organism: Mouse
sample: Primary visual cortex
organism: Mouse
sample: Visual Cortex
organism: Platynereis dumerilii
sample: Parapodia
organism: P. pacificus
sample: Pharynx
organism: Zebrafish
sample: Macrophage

* * * * *

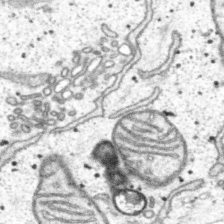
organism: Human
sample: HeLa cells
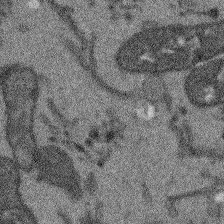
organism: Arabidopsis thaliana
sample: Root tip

* * * * *

## Assignment
In the entries above, copy each line that contains the string "sample".

## Solution to this problem
sample: Primary visual cortex
sample: Visual Cortex
sample: Parapodia
sample: Pharynx
sample: Macrophage
sample: HeLa cells
sample: Root tip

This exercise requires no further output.